AUTHOR=Liu Zhenya , Chen Cancan , Hu Yanli TITLE=Factors related to the quality of life of family cancer caregivers JOURNAL=Frontiers in Psychiatry VOLUME=14 YEAR=2023 URL=https://www.frontiersin.org/journals/psychiatry/articles/10.3389/fpsyt.2023.1180317 DOI=10.3389/fpsyt.2023.1180317 ISSN=1664-0640 ABSTRACT=Background

Cancer caregivers directly affect patient health outcomes. To maintain the function and health of caregivers so that patients can receive efficient care, we must pay more attention to caregivers’ quality of life in the process of caring for patients. However, the factors influencing caregivers’ quality of life are complex.

Aim

To assess caregivers’ quality of life in the process of caring for cancer patients and to explore the factors associated with it.

Design

This was a descriptive correlational study. A self-report questionnaire was used to anonymously collect data from one Chinese cancer hospital. The Functional Assessment of Chronic Illness Therapy-Spiritual Well-Being (FACIT-Sp-12), General Self-efficacy Scale (GSES), Positive and Negative Affect Schedule (PANAS), Connor-Davidson Resilience Scale 10 (CD-RISC-10), 24-item Caregiver Burden Inventory (CBI) and Caregiver Evaluation Questionnaire were used to measure caregivers’ spiritual well-being, self-efficacy, affective well-being, resilience, caregiver burden and quality of life.

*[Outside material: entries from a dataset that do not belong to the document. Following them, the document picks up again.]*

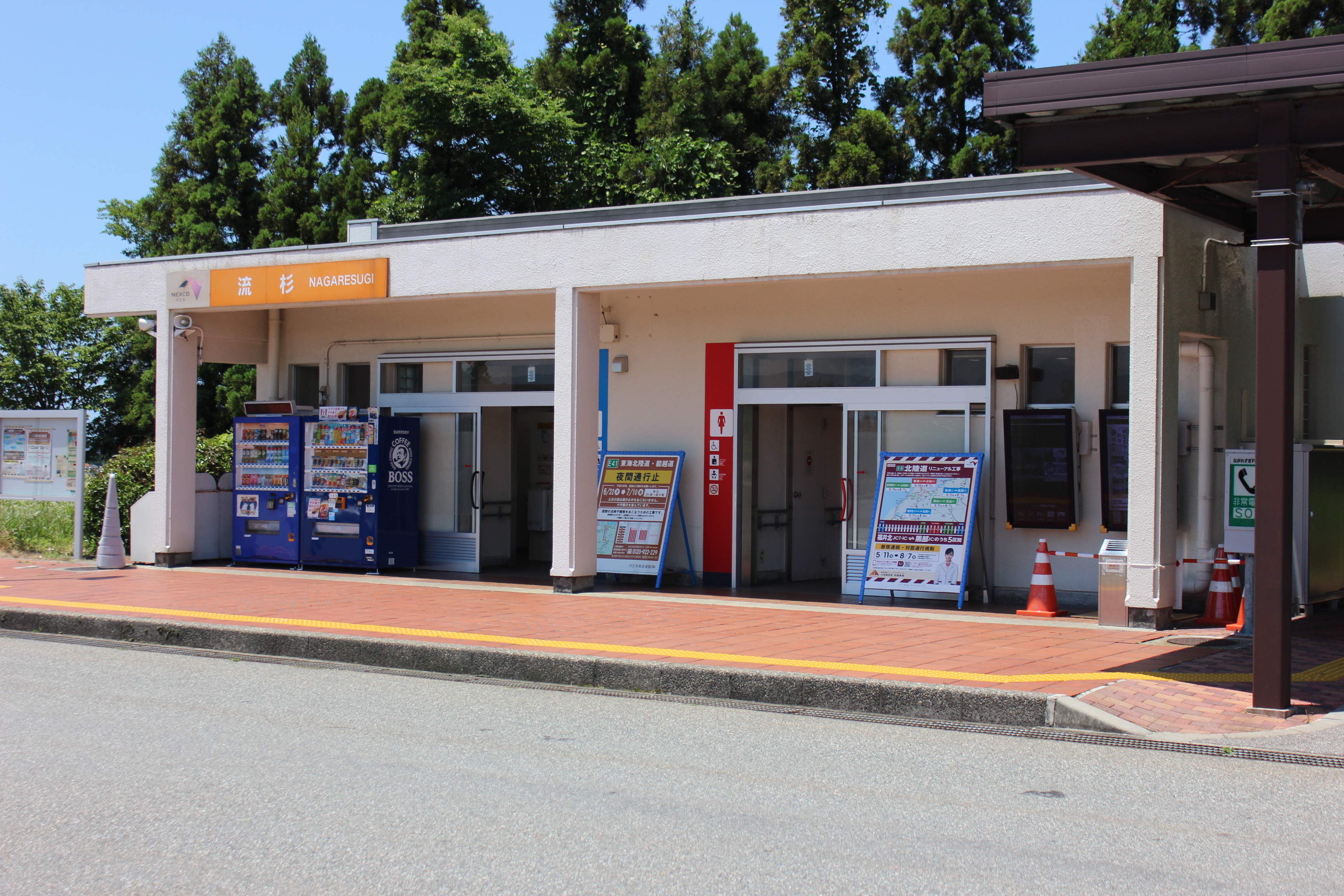 北陸自動車道流杉パーキングエリア（下り・新潟方面） Canon EOS Kiss X5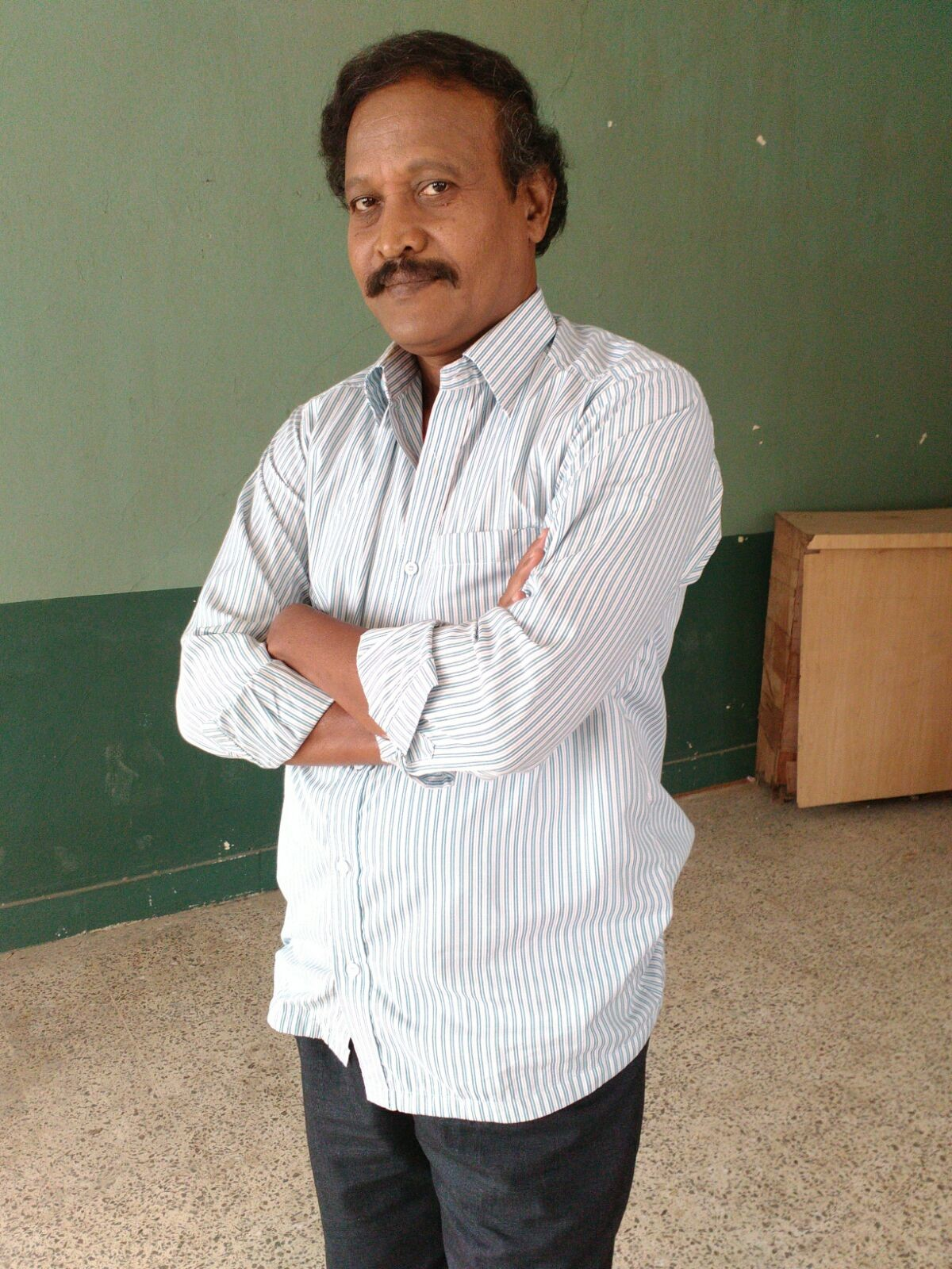 తాతా రమేశ్ బాబు చిత్రము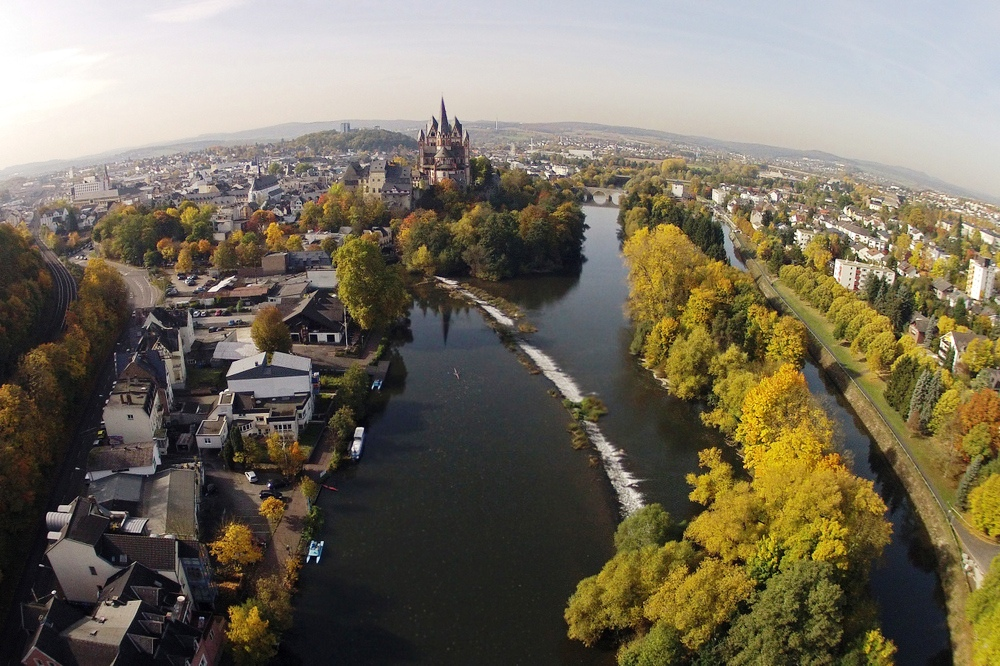 Limburg, aus ca. 30 - 40m Höhe von Osten aus gesehen

One-way analysis of variance, the Kruskal–Wallis H test and multiple regression analysis were applied to measure the factors influencing caregivers’ situations.

Setting and participants

A total of 315 caregivers of cancer patients were selected by convenience sampling. All participants were invited to complete the questionnaire through a one-on-one approach.

Results

The mean score for caregiver quality of life was 204.62 ± 36.61. After controlling for demographic factors, self-efficacy (β’ = 0.265, p < 0.01), resilience (β’ = 0.287, p < 0.01) and positive affect (β’ = 0.103, p < 0.01) were protective factors for caregivers’ quality of life. Negative affect (β’ = −0.217, p < 0.01) and caregiver burden (β’ = −0.219, p < 0.01) were negative factors. Notably, not all of these predictors can predict all dimensions of quality of life.

Conclusion

Caregivers’ quality of life needs to be further improved. The results of this study may provide clues to help identify factors influencing caregivers’ quality of life and implement targeted strategies to improve their quality of life.